━━━ Provided records

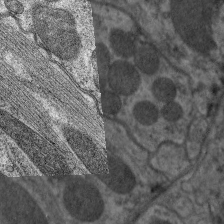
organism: C. elegans
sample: Pharynx
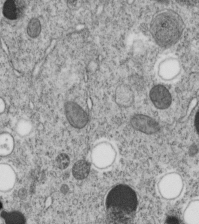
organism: C. elegans
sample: C. elegans embryo early stage
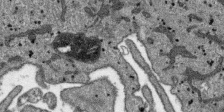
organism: Human
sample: Lung epithelial cells, uninfected (mock) control
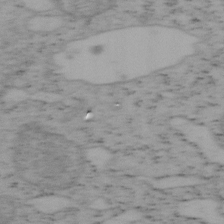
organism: Mouse
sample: OT-I killer T cells with ID8 ovarian cancer cells
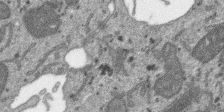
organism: Human
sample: Lung epithelial cells infected with SARS-CoV-2
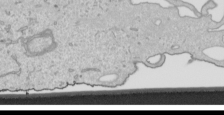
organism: Human
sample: Mitochondria in HCT116 cells
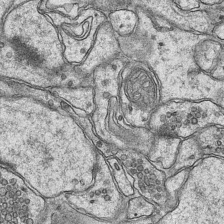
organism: Mouse
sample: CA1 Hippocampus
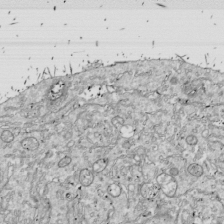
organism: Drosophila
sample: Cell division; meiosis; drosophila spermatocytes
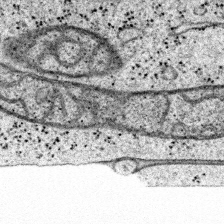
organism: Human
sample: HeLa cells
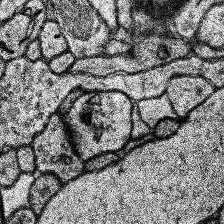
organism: Human
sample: Temporal Lobe
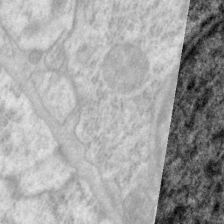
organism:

━━━━━━

Please return, without any change, the lines from the line containing "sample: OT-I killer" through the last line of the entries, dropping the pictures.

Answer to this problem:
sample: OT-I killer T cells with ID8 ovarian cancer cells
organism: Human
sample: Lung epithelial cells infected with SARS-CoV-2
organism: Human
sample: Mitochondria in HCT116 cells
organism: Mouse
sample: CA1 Hippocampus
organism: Drosophila
sample: Cell division; meiosis; drosophila spermatocytes
organism: Human
sample: HeLa cells
organism: Human
sample: Temporal Lobe
organism:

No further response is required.